Andy Jiang, Deno’s product marketing manager, tells us “We’re aiming for early October” for the (hopeful) official release date of Deno 2. And Deno creator Ryan Dahl has been marking the upcoming milestone by appearing on four different podcasts (and in a short Honeypot documentary).

But Dahl is not just talking about the big changes coming to Deno runtime, but where it fits into the larger story of JavaScript — and the web itself.

On the “JavaScript Jabber” podcast, Dahl stressed that Deno 2, due to be released in early October, is to “make sure it scales up to projects that have 100,000 lines of JavaScript.” Then he ticked through the major new features. . “That includes the npm support, that includes the JavaScript Registry, that means the long-term support and Workspaces — all kind of factor into this scaling up of Deno.”

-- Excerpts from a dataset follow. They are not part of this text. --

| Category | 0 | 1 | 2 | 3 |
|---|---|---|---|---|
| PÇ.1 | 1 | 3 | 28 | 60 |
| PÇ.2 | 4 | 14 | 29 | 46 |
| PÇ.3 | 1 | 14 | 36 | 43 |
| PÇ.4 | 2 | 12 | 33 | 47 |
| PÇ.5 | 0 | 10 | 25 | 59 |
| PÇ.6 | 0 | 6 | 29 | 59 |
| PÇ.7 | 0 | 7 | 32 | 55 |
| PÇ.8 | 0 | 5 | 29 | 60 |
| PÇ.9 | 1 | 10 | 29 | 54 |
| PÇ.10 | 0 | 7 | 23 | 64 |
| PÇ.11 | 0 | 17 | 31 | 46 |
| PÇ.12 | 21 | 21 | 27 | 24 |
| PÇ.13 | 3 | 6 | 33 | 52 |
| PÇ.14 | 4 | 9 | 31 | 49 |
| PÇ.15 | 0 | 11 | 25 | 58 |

Deno 2 release candidates started arriving at the end of August, and at about the same time, Bartek Iwanczuk, the lead of Deno’s CLI team posted that Deno had its last pre-version 2 release.

Importing npm Modules

“It’s become pretty clear over the last couple of years that there are a lot of npm packages that people just need to use,” Dahl said in an interview on the Syntax podcast.

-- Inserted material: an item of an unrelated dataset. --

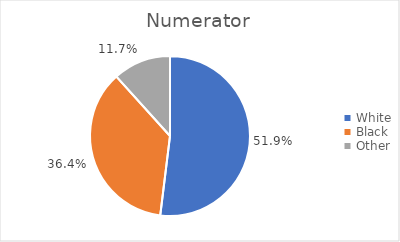
| Category | Numerator |
|---|---|
| White | 40 |
| Black | 28 |
| Other | 9 |

So Deno 2 will support the importing of npm packages.

Dahl calls it “a really large undertaking… We’ve been working on this for essentially two years now”

But he also says they’ve got to a point where “Most npm packages are working out of the box in Deno. But in particular, frameworks… including very complex frameworks like Next.js that have build processes and all sorts of stuff. So yeah, you should be able to just run these things in your next project, once we get to Deno 2.”

While Deno uses HTTP-based import statements, Deno 2 brings “the ability to have a URL that points to an npm module and be able to pull that in…” Dahl said on the Stack Overflow podcast.

“Because it turns out a lot of the JavaScript ecosystem depends heavily on that,” he said

Arsenii Gorushkin mocks Deno 2 in YouTube comment

In the comments on a Deno 2 announcement video, backend web developer Arsenii Gorushkin — also an avid lover of Deno — shared some skepticism.

On the “JavaScript Jabber” podcast, Dahl stresses that “The level of compatibility is fantastic,” between npm and Deno.

“There’s always going to be a ‘long tail’ of incompatibilities, and we consider any module that we can’t run a bug, and we will fix it. But it’s really, really good these days.”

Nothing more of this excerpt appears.